The diagnosis is also based on the result of a series of additional examinations.

Analysis of cerebrospinal fluid (CSF)

“Normal” CSF is completely transparent and cell-free. In the CSF of a person with multiple sclerosis, it is possible to find:

• an increase in lymphocytes and total proteins;
• an increase in type G immunoglobulins (IgG) in 80% of cases ;
• the presence of oligoclonal bands.

The principle of evoked potentials

This technique involves subjecting the patient to stimulation. By means of this technique, it is possible to determine the speed of conduction of sensory pathways, ie the speed of transmission of information. The detection of a slowing down in the electrical conduction of neuronal transmission strongly suggests a demyelinating lesion, even in the absence of a clinic. At present, it is visual evoked potentials that are almost exclusively measured.

Magnetic resonance (MRI) with or without contrast (gadolinium)

It is the examination that offers the best results for establishing the diagnosis. With a single study, it is possible to determine:

• the number of lesions 
• spatial dissemination 
• temporal dissemination (the most recent lesions capture more contrast)

In an MRI, it is possible to see “Dawson’s fingers”. They are oval-shaped lesions (with fingers), perpendicular to the cerebral ventricles which capture the contrast. These are very characteristic lesions of the disease.

The treatment 

At present, there is no treatment capable of curing the disease. Current treatments follow two paths: on the one hand, they alleviate the symptoms of flare-ups, and on the other, they modify the course of the disease.
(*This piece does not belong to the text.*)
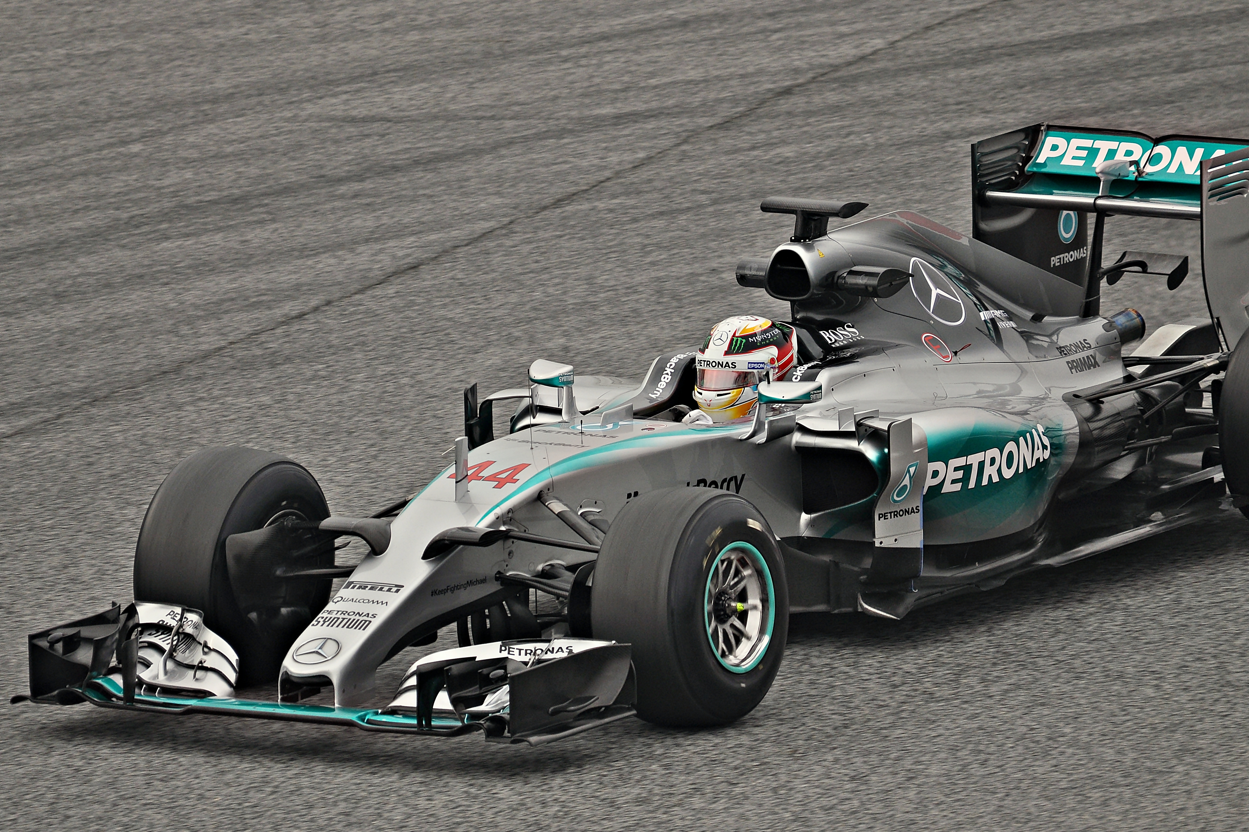 Test days Barcelona 2015

There are also medications to treat the symptoms of the sequelae.

• The treatment of acute attacks is done with a megadose of corticosteroid. The route of administration will depend on the severity of the outbreaks.
• Immunomodulators are used to alter the course of the disease. Glatiramer acetate and beta interferon are the first line drugs. Natalizumab and fingolimod are second-line drugs, the former being the most effective at present.

The high rate of depression in these patients explains the need for good psychological support.